• _Required action_:
Every line of the listing must be reproduced as it stands. Leave the images behind.

■ ■ ■ ■ ■ ■ ■

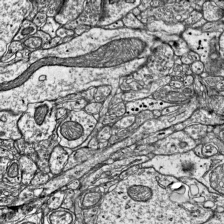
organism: Mouse
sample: Visual Cortex
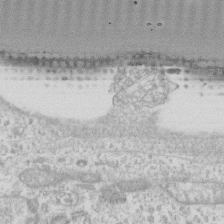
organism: Human
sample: Fibroblast cells
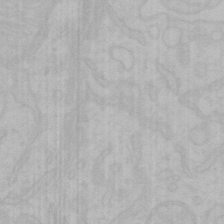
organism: Mouse
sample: Choroid plexus
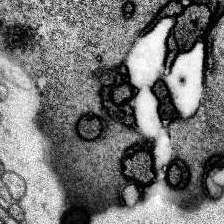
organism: Human
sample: Temporal Lobe
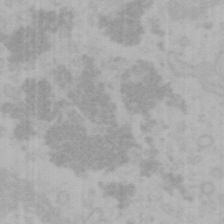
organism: Mouse
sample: Choroid plexus
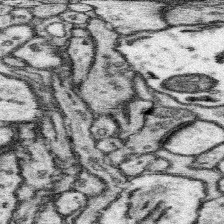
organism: Mouse
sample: Somatosensory cortex neuropil
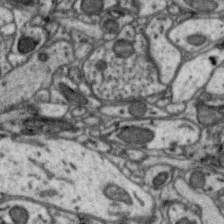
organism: Zebra finch
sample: Brain
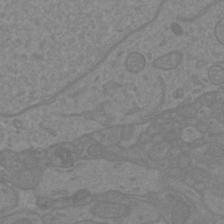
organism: Mouse
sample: Cortical neurons
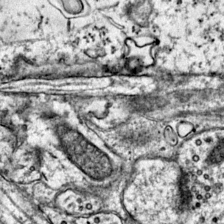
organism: Mouse
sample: Primary visual cortex
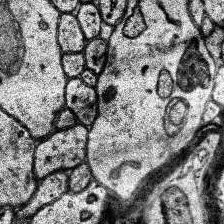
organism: Human
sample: Temporal Lobe
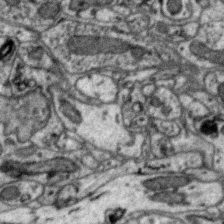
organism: Zebra finch
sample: Brain
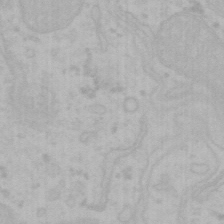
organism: Mouse
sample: Choroid plexus
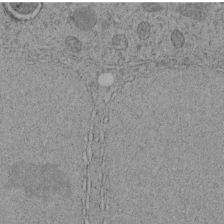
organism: C. elegans
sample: C. elegans embryo early stage
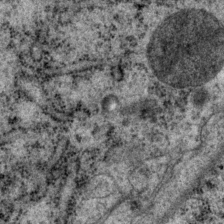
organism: P. pacificus
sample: Pharynx
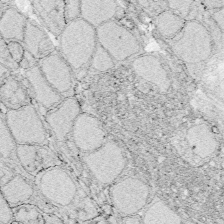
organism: Zebrafish
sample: Whole-Brain
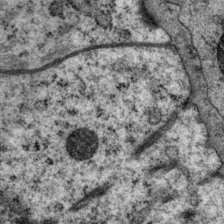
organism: P. pacificus
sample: Pharynx
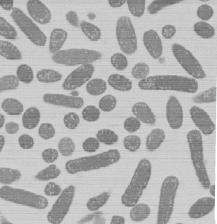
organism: E. coli
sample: Bacterial nucleoid
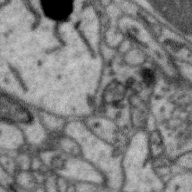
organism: Zebra finch
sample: Brain
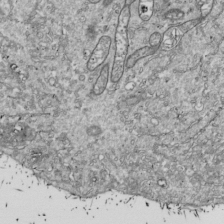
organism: Drosophila
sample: Cell division; meiosis; drosophila spermatocytes
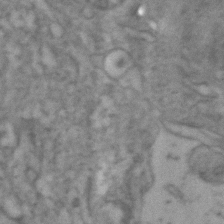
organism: Zebrafish
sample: Zebrafish embryo
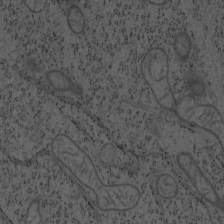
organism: Mouse
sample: OT-I killer T cells with ID8 ovarian cancer cells
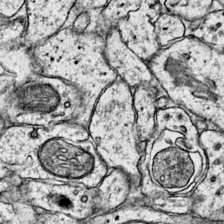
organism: Mouse
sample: Primary visual cortex
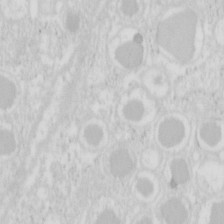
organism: Mouse
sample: Pancreas
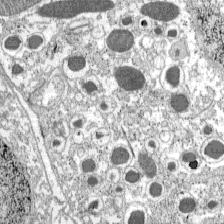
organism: C57BL Mouse
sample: Pancreatic islet
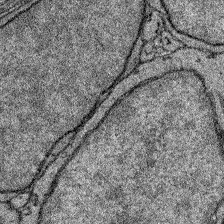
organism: Zebrafish
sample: Larval olfactory bulb
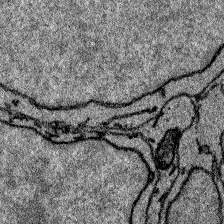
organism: Zebrafish
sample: Larval olfactory bulb
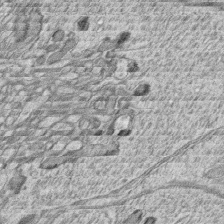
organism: Zebrafish
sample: synaptic ribbons in rod cells and cone cells

■ ■ ■ ■ ■ ■ ■

• _Task solution_:
organism: Mouse
sample: Visual Cortex
organism: Human
sample: Fibroblast cells
organism: Mouse
sample: Choroid plexus
organism: Human
sample: Temporal Lobe
organism: Mouse
sample: Choroid plexus
organism: Mouse
sample: Somatosensory cortex neuropil
organism: Zebra finch
sample: Brain
organism: Mouse
sample: Cortical neurons
organism: Mouse
sample: Primary visual cortex
organism: Human
sample: Temporal Lobe
organism: Zebra finch
sample: Brain
organism: Mouse
sample: Choroid plexus
organism: C. elegans
sample: C. elegans embryo early stage
organism: P. pacificus
sample: Pharynx
organism: Zebrafish
sample: Whole-Brain
organism: P. pacificus
sample: Pharynx
organism: E. coli
sample: Bacterial nucleoid
organism: Zebra finch
sample: Brain
organism: Drosophila
sample: Cell division; meiosis; drosophila spermatocytes
organism: Zebrafish
sample: Zebrafish embryo
organism: Mouse
sample: OT-I killer T cells with ID8 ovarian cancer cells
organism: Mouse
sample: Primary visual cortex
organism: Mouse
sample: Pancreas
organism: C57BL Mouse
sample: Pancreatic islet
organism: Zebrafish
sample: Larval olfactory bulb
organism: Zebrafish
sample: Larval olfactory bulb
organism: Zebrafish
sample: synaptic ribbons in rod cells and cone cells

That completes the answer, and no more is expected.